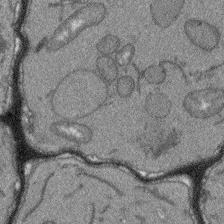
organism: Arabidopsis thaliana
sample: Root tip
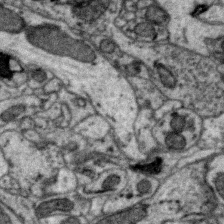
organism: Zebra finch
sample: Brain
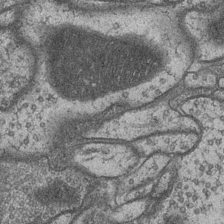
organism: Drosophila
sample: Optic medulla
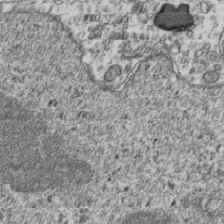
- - - - -
* ASSIGNMENT
Without the pictures, copy out all the records above exactly.

* ANSWER SPACE
organism: Arabidopsis thaliana
sample: Root tip
organism: Zebra finch
sample: Brain
organism: Drosophila
sample: Optic medulla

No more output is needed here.